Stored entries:
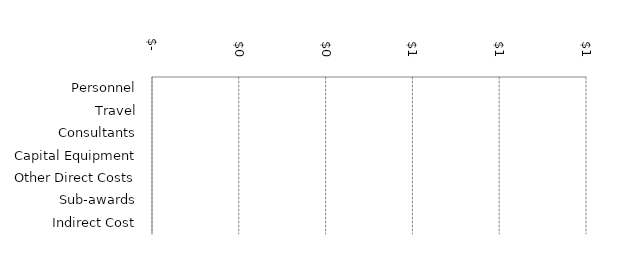
| Category | Series 1 |
|---|---|
| Personnel | 0 |
| Travel | 0 |
| Consultants | 0 |
| Capital Equipment | 0 |
| Other Direct Costs | 0 |
| Sub-awards | 0 |
| Indirect Cost | 0 |
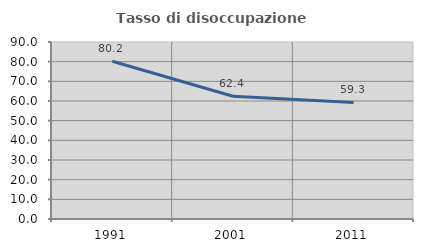
| Category | Tasso di disoccupazione giovanile  |
|---|---|
| 1991.0 | 80.189 |
| 2001.0 | 62.397 |
| 2011.0 | 59.276 |
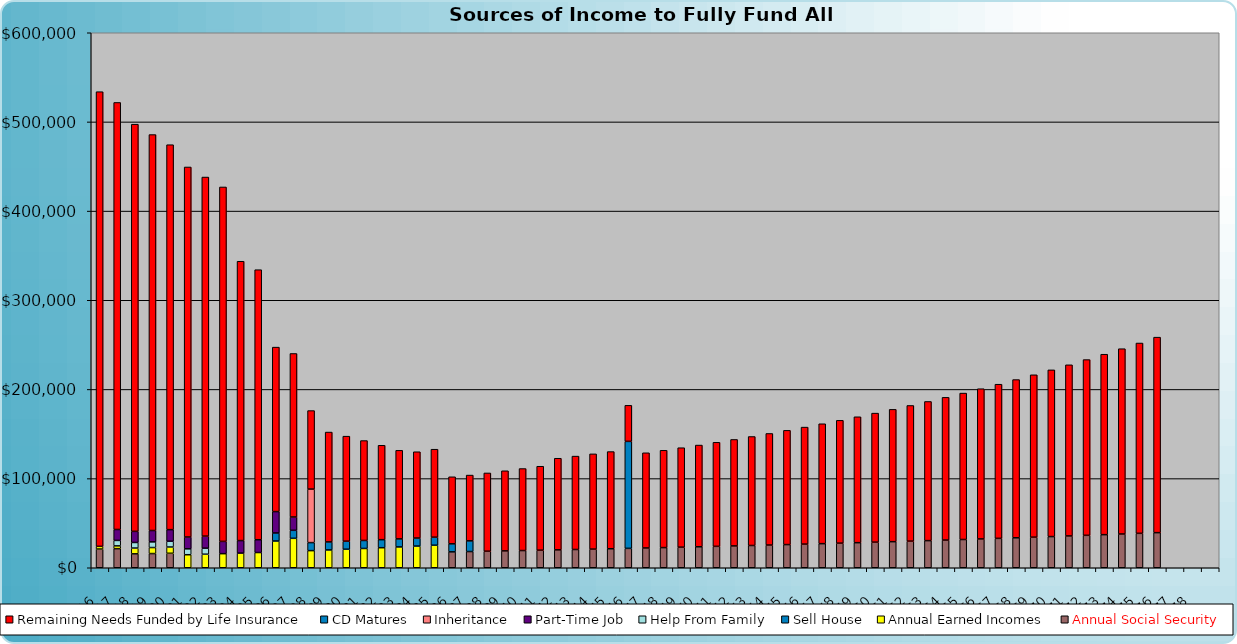
| Category | Annual Social Security | Annual Earned Incomes | Sell House | Help From Family | Part-Time Job | Inheritance | CD Matures | Remaining Needs Funded by Life Insurance |
|---|---|---|---|---|---|---|---|---|
| 2016.0 | 21000 | 3000 | 0 | 0 | 0 | 0 | 0 | 509905.178 |
| 2017.0 | 21420 | 3120 | 0 | 6120 | 12240 | 0 | 0 | 478934.666 |
| 2018.0 | 15606 | 6489.6 | 0 | 6242.4 | 12484.8 | 0 | 0 | 456636.024 |
| 2019.0 | 15918.12 | 6749.184 | 0 | 6367.248 | 12734.496 | 0 | 0 | 444033.188 |
| 2020.0 | 16236.482 | 7019.151 | 0 | 6494.593 | 12989.186 | 0 | 0 | 431714.897 |
| 2021.0 | 0 | 14599.835 | 0 | 6624.485 | 13248.97 | 0 | 0 | 414983.878 |
| 2022.0 | 0 | 15183.828 | 0 | 6756.975 | 13513.949 | 0 | 0 | 402718.011 |
| 2023.0 | 0 | 15791.181 | 0 | 0 | 13784.228 | 0 | 0 | 397478.621 |
| 2024.0 | 0 | 16422.829 | 0 | 0 | 14059.913 | 0 | 0 | 313264.566 |
| 2025.0 | 0 | 17079.742 | 0 | 0 | 14341.111 | 0 | 0 | 302870.634 |
| 2026.0 | 0 | 30000 | 9000 | 0 | 24000 | 0 | 0 | 184431.122 |
| 2027.0 | 0 | 33000 | 9000 | 0 | 14920.492 | 0 | 0 | 183393.348 |
| 2028.0 | 0 | 19212.387 | 9000 | 0 | 0 | 60000 | 0 | 88058.559 |
| 2029.0 | 0 | 19980.882 | 9000 | 0 | 0 | 0 | 0 | 123203.629 |
| 2030.0 | 0 | 20780.117 | 9000 | 0 | 0 | 0 | 0 | 117795.866 |
| 2031.0 | 0 | 21611.322 | 9000 | 0 | 0 | 0 | 0 | 112031.504 |
| 2032.0 | 0 | 22475.775 | 9000 | 0 | 0 | 0 | 0 | 105881.943 |
| 2033.0 | 0 | 23374.806 | 9000 | 0 | 0 | 0 | 0 | 99317.692 |
| 2034.0 | 0 | 24309.798 | 9000 | 0 | 0 | 0 | 0 | 96789.352 |
| 2035.0 | 0 | 25282.19 | 9000 | 0 | 0 | 0 | 0 | 98666.453 |
| 2036.0 | 17831.369 | 0 | 9000 | 0 | 0 | 0 | 0 | 75181.932 |
| 2037.0 | 18187.996 | 0 | 12000 | 0 | 0 | 0 | 0 | 73754.367 |
| 2038.0 | 18551.756 | 0 | 0 | 0 | 0 | 0 | 0 | 87769.442 |
| 2039.0 | 18922.791 | 0 | 0 | 0 | 0 | 0 | 0 | 89841.214 |
| 2040.0 | 19301.247 | 0 | 0 | 0 | 0 | 0 | 0 | 91971.38 |
| 2041.0 | 19687.272 | 0 | 0 | 0 | 0 | 0 | 0 | 94161.693 |
| 2042.0 | 20081.017 | 0 | 0 | 0 | 0 | 0 | 0 | 102738.44 |
| 2043.0 | 20482.638 | 0 | 0 | 0 | 0 | 0 | 0 | 104738.291 |
| 2044.0 | 20892.29 | 0 | 0 | 0 | 0 | 0 | 0 | 106819.68 |
| 2045.0 | 21310.136 | 0 | 0 | 0 | 0 | 0 | 0 | 108983.791 |
| 2046.0 | 21736.339 | 0 | 0 | 0 | 0 | 0 | 120000 | 40435.467 |
| 2047.0 | 22171.066 | 0 | 0 | 0 | 0 | 0 | 0 | 106758.776 |
| 2048.0 | 22614.487 | 0 | 0 | 0 | 0 | 0 | 0 | 109111.085 |
| 2049.0 | 23066.777 | 0 | 0 | 0 | 0 | 0 | 0 | 111551.166 |
| 2050.0 | 23528.112 | 0 | 0 | 0 | 0 | 0 | 0 | 114080.694 |
| 2051.0 | 23998.675 | 0 | 0 | 0 | 0 | 0 | 0 | 116701.444 |
| 2052.0 | 24478.648 | 0 | 0 | 0 | 0 | 0 | 0 | 119415.292 |
| 2053.0 | 24968.221 | 0 | 0 | 0 | 0 | 0 | 0 | 122224.217 |
| 2054.0 | 25467.586 | 0 | 0 | 0 | 0 | 0 | 0 | 125130.298 |
| 2055.0 | 25976.937 | 0 | 0 | 0 | 0 | 0 | 0 | 128135.72 |
| 2056.0 | 26496.476 | 0 | 0 | 0 | 0 | 0 | 0 | 131242.77 |
| 2057.0 | 27026.405 | 0 | 0 | 0 | 0 | 0 | 0 | 134453.842 |
| 2058.0 | 27566.934 | 0 | 0 | 0 | 0 | 0 | 0 | 137771.439 |
| 2059.0 | 28118.272 | 0 | 0 | 0 | 0 | 0 | 0 | 141198.171 |
| 2060.0 | 28680.638 | 0 | 0 | 0 | 0 | 0 | 0 | 144736.758 |
| 2061.0 | 29254.25 | 0 | 0 | 0 | 0 | 0 | 0 | 148390.035 |
| 2062.0 | 29839.335 | 0 | 0 | 0 | 0 | 0 | 0 | 152160.948 |
| 2063.0 | 30436.122 | 0 | 0 | 0 | 0 | 0 | 0 | 156052.561 |
| 2064.0 | 31044.845 | 0 | 0 | 0 | 0 | 0 | 0 | 160068.057 |
| 2065.0 | 31665.742 | 0 | 0 | 0 | 0 | 0 | 0 | 164210.74 |
| 2066.0 | 32299.056 | 0 | 0 | 0 | 0 | 0 | 0 | 168484.035 |
| 2067.0 | 32945.037 | 0 | 0 | 0 | 0 | 0 | 0 | 172891.497 |
| 2068.0 | 33603.938 | 0 | 0 | 0 | 0 | 0 | 0 | 177436.805 |
| 2069.0 | 34276.017 | 0 | 0 | 0 | 0 | 0 | 0 | 182123.774 |
| 2070.0 | 34961.537 | 0 | 0 | 0 | 0 | 0 | 0 | 186956.351 |
| 2071.0 | 35660.768 | 0 | 0 | 0 | 0 | 0 | 0 | 191938.621 |
| 2072.0 | 36373.983 | 0 | 0 | 0 | 0 | 0 | 0 | 197074.811 |
| 2073.0 | 37101.463 | 0 | 0 | 0 | 0 | 0 | 0 | 202369.292 |
| 2074.0 | 37843.492 | 0 | 0 | 0 | 0 | 0 | 0 | 207826.583 |
| 2075.0 | 38600.362 | 0 | 0 | 0 | 0 | 0 | 0 | 213451.355 |
| 2076.0 | 39372.369 | 0 | 0 | 0 | 0 | 0 | 0 | 219248.435 |
| 2077.0 | 0 | 0 | 0 | 0 | 0 | 0 | 0 | 0 |
| 2078.0 | 0 | 0 | 0 | 0 | 0 | 0 | 0 | 0 |
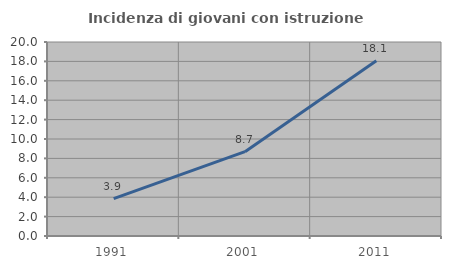
| Category | Incidenza di giovani con istruzione universitaria |
|---|---|
| 1991.0 | 3.858 |
| 2001.0 | 8.696 |
| 2011.0 | 18.065 |
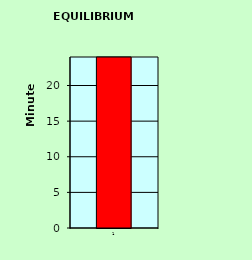
| Category | Series 0 |
|---|---|
| 0 | 4376.238 |
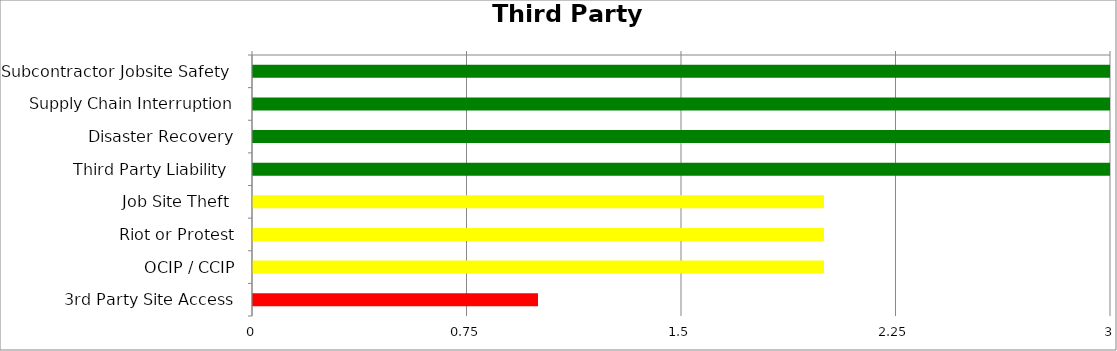
| Category | Low | Medium | High |
|---|---|---|---|
| Subcontractor Jobsite Safety  | 3 | 0 | 0 |
| Supply Chain Interruption | 3 | 0 | 0 |
| Disaster Recovery | 3 | 0 | 0 |
| Third Party Liability  | 3 | 0 | 0 |
| Job Site Theft  | 0 | 2 | 0 |
| Riot or Protest | 0 | 2 | 0 |
| OCIP / CCIP | 0 | 2 | 0 |
| 3rd Party Site Access | 0 | 0 | 1 |
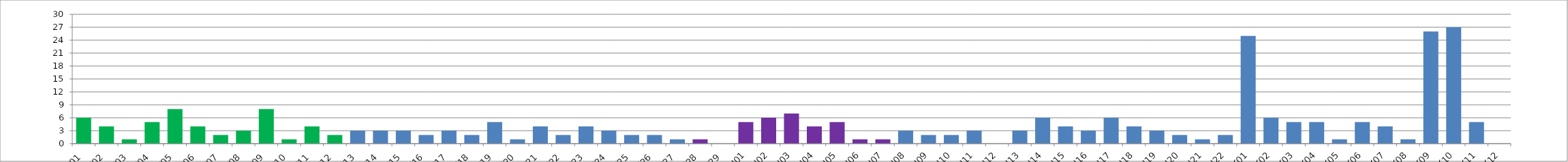
| Category | Series 0 |
|---|---|
| W01 | 6 |
| W02 | 4 |
| W03 | 1 |
| W04 | 5 |
| W05 | 8 |
| W06 | 4 |
| W07 | 2 |
| W08 | 3 |
| W09 | 8 |
| W10 | 1 |
| W11 | 4 |
| W12 | 2 |
| W13 | 3 |
| W14 | 3 |
| W15 | 3 |
| W16 | 2 |
| W17 | 3 |
| W18 | 2 |
| W19 | 5 |
| W20 | 1 |
| W21 | 4 |
| W22 | 2 |
| W23 | 4 |
| W24 | 3 |
| W25 | 2 |
| W26 | 2 |
| W27 | 1 |
| W28 | 1 |
| W29 | 0 |
| U01 | 5 |
| U02 | 6 |
| U03 | 7 |
| U04 | 4 |
| U05 | 5 |
| U06 | 1 |
| U07 | 1 |
| U08 | 3 |
| U09 | 2 |
| U10 | 2 |
| U11 | 3 |
| U12 | 0 |
| U13 | 3 |
| U14 | 6 |
| U15 | 4 |
| U16 | 3 |
| U17 | 6 |
| U18 | 4 |
| U19 | 3 |
| U20 | 2 |
| U21 | 1 |
| U22 | 2 |
| K01 | 25 |
| K02 | 6 |
| K03 | 5 |
| K04 | 5 |
| K05 | 1 |
| K06 | 5 |
| K07 | 4 |
| K08 | 1 |
| K09 | 26 |
| K10 | 27 |
| K11 | 5 |
| K12 | 0 |
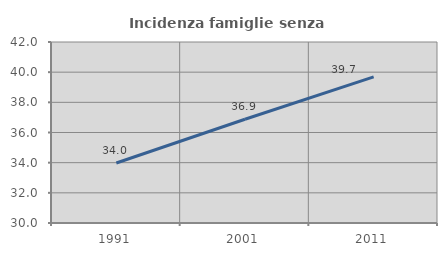
| Category | Incidenza famiglie senza nuclei |
|---|---|
| 1991.0 | 33.978 |
| 2001.0 | 36.881 |
| 2011.0 | 39.69 |

▶ Work instruction
Transcribe the records above from the line holding "0 | 168484.035 |" down to the line holding "0 | 202369.292 |", inclusive, without adding anything.

▶ Response box
| 2066.0 | 32299.056 | 0 | 0 | 0 | 0 | 0 | 0 | 168484.035 |
| 2067.0 | 32945.037 | 0 | 0 | 0 | 0 | 0 | 0 | 172891.497 |
| 2068.0 | 33603.938 | 0 | 0 | 0 | 0 | 0 | 0 | 177436.805 |
| 2069.0 | 34276.017 | 0 | 0 | 0 | 0 | 0 | 0 | 182123.774 |
| 2070.0 | 34961.537 | 0 | 0 | 0 | 0 | 0 | 0 | 186956.351 |
| 2071.0 | 35660.768 | 0 | 0 | 0 | 0 | 0 | 0 | 191938.621 |
| 2072.0 | 36373.983 | 0 | 0 | 0 | 0 | 0 | 0 | 197074.811 |
| 2073.0 | 37101.463 | 0 | 0 | 0 | 0 | 0 | 0 | 202369.292 |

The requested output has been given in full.